Instructions for the task: Take the line that contains "Vista Panoramica de Taroda (Soria - Spain)" and each one after it through the last line below, and retype them exactly. Leave out the pictures.

===== Stored data =====

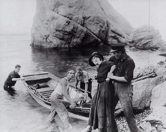 Imagen de la película de Francis Ford Smuggler's Island (1915) en la que se ve a Grace Cunard amenazada por Harry Schumm. A la izquierda se ve a Jack Ford.
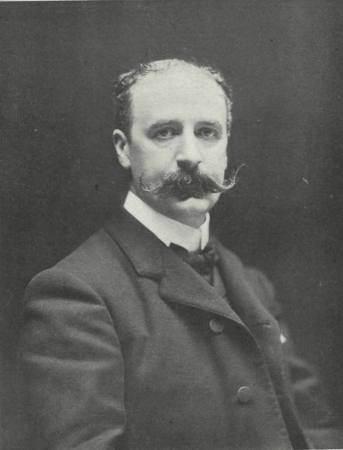 Fotografía de Manuel Durán y Bas, por Pablo Audouard
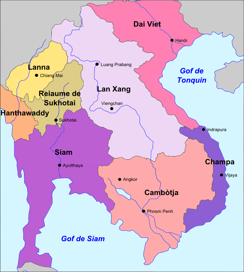 L'Asia dau Sud-Èst en 1400.
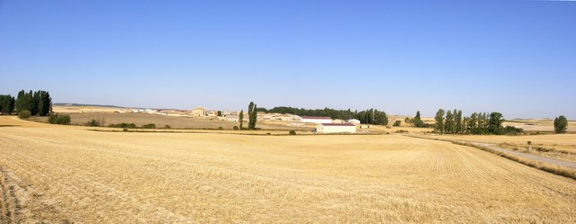 Vista Panoramica de Taroda (Soria - Spain)
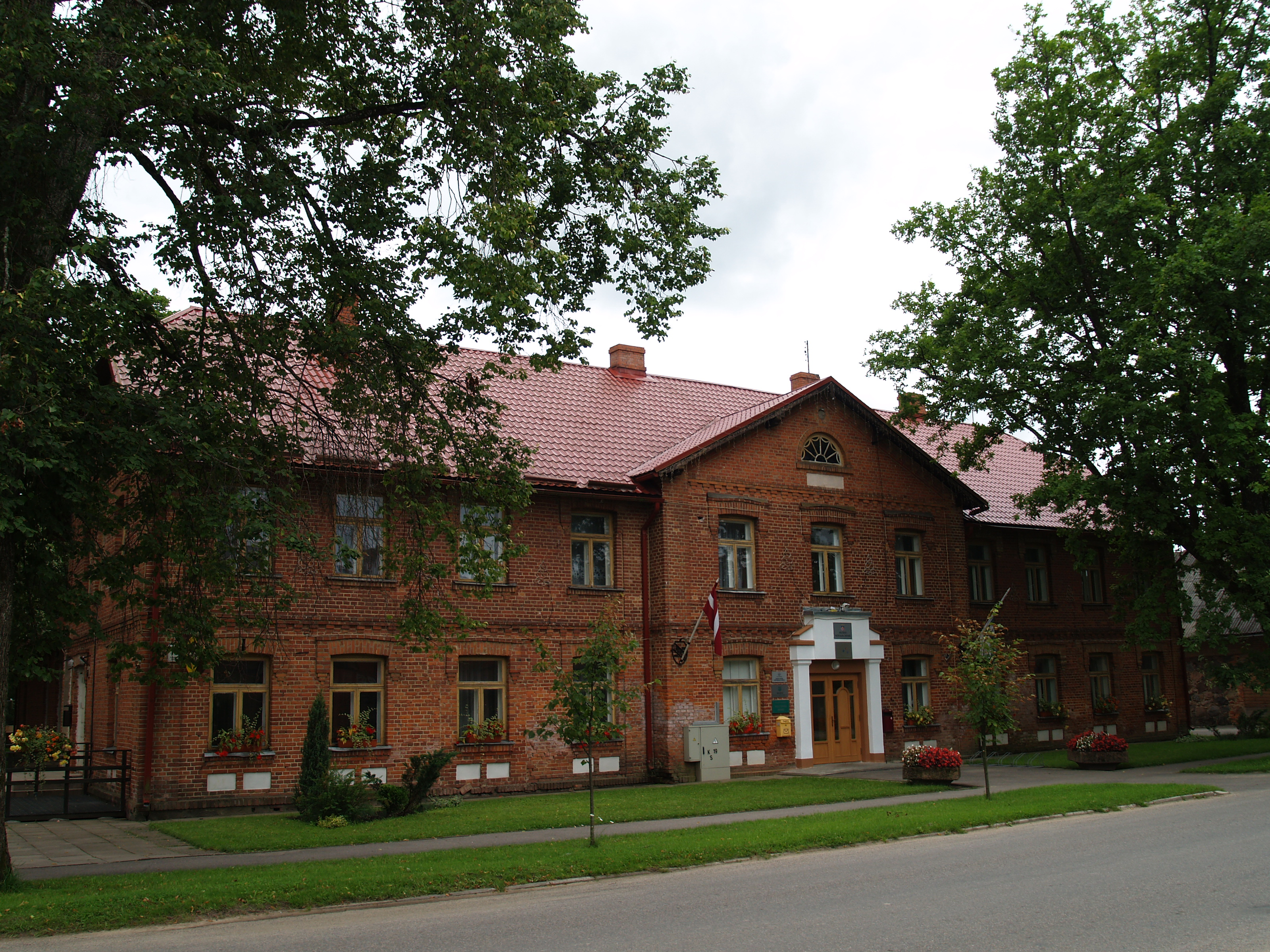 Aloja kultuurimaja ja piirkonnakeskuse hoone.
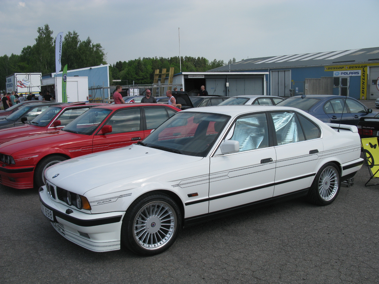 BMW Alpina B10 Biturbo E34
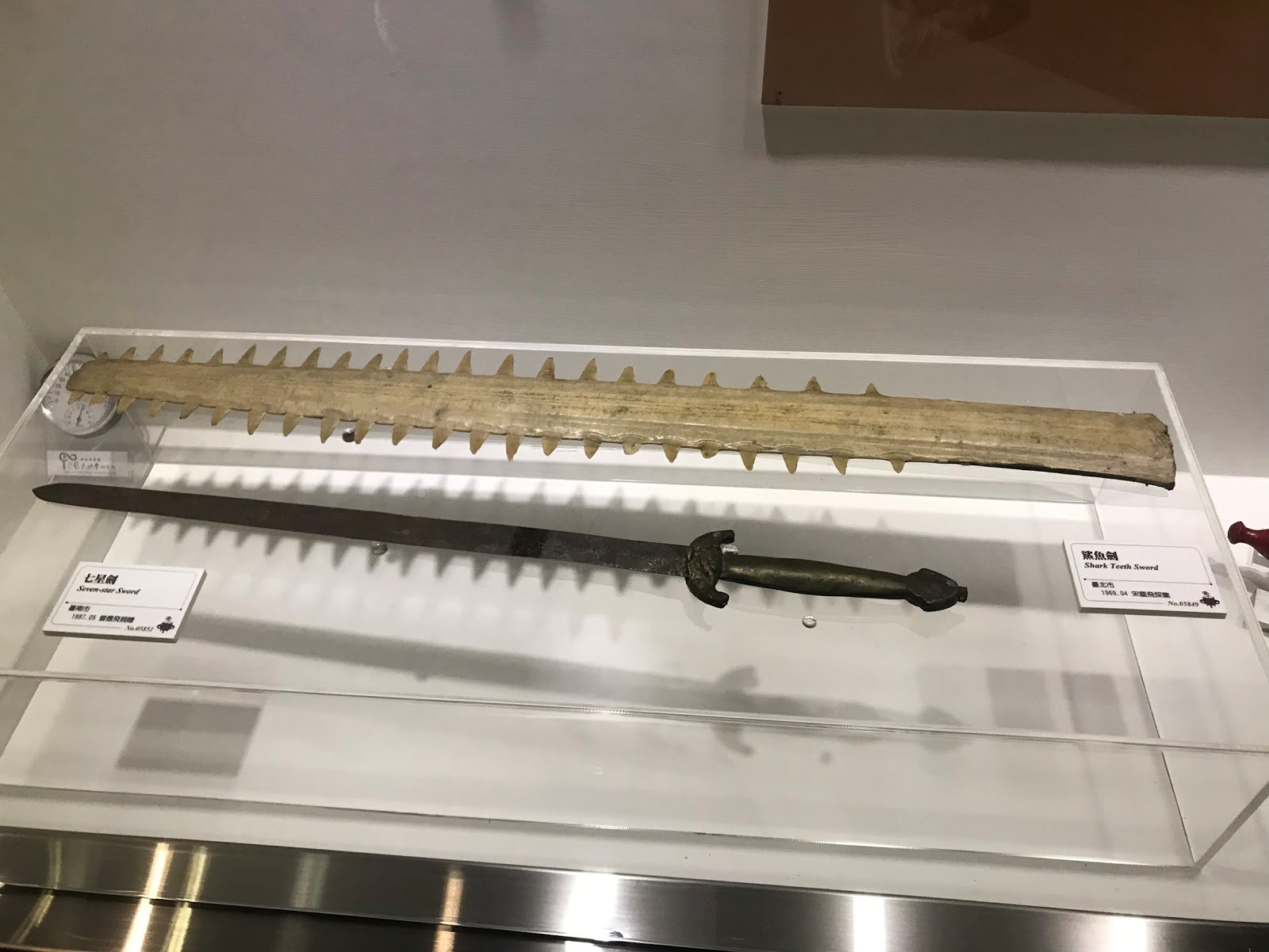 中央研究院民族研究所的鯊魚劍

=====

Answer below:
 Vista Panoramica de Taroda (Soria - Spain)
 Aloja kultuurimaja ja piirkonnakeskuse hoone.
 BMW Alpina B10 Biturbo E34
 中央研究院民族研究所的鯊魚劍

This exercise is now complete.